CBS 114, 10-12 (2014). HPTLC of plant extracts on silica gel with either (1) dichloromethane – methanol – water 70:30:4 for polar extracts, (2) ethyl acetate – methanol – water – formic acid 50:10:7:1 for methanol extracts containing very polar compounds, or (3) toluene – ethyl acetate – formic acid 40:10:1 for lipophilic extracts. Detection by bioautography: Spraying with 2.5 mL substrate solution (0.047 g of L-DOPA mixed with 20 mL of phosphate buffer containing 1 % Triton X-100) and 3 mL of enzyme solution (mushroom tyrosinase in phosphate buffer, activity 400 U/mL), followed by incubation for 10 min at room temperature. Detection under UV 254 nm and 366 nm and white light. Positive results appeared as white inhibition zones on the dark plate background.

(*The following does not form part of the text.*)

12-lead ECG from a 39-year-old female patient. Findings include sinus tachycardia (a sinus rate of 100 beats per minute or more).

Phytochem. Anal. 27, 239-248 (2016). HPTLC of Echium vulgare from different sites (characterized by varied heavy metal contamination in the substrates) on silica gel with ethyl acetate – 98-100 % formic acid – glacial acetic acid – water 100:11:11:26. Qualitative identification under UV light at 366 nm. Pre-processing of TLC plate images was performed using open architecture software.

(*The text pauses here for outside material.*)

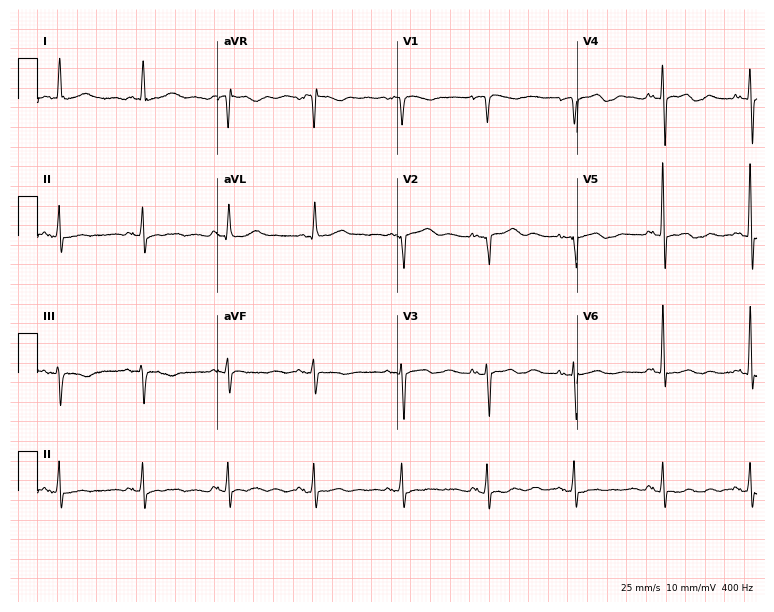
Electrocardiogram (7.3-second recording at 400 Hz), a 71-year-old female patient. Of the six screened findings (first-degree AV block, right bundle branch block (RBBB), left bundle branch block (LBBB), sinus bradycardia, atrial fibrillation (AF), sinus tachycardia), none is recorded. Only these six findings were labelled.

Planta Medica 82(18), 1546-1552 (2016). The fractionation of the butanol-soluble part of the methanol extract of Lysimachia ciliata was monitored through TLC on silica gel with chloroform – methanol – water 23:12:2, detection by spraying with sulfuric acid. The saponin-containing fractions were mixed and submitted to preparative TLC on silica gel (same mobile phase). Saponins, eluted with methanol from the water-sprayed layer, were analyzed by UPLC-ESI-MS/MS; two were identified as desglucoanagalloside B and anagallosaponin IV (29.1 % and 8.2 % of the saponin fraction, respectively).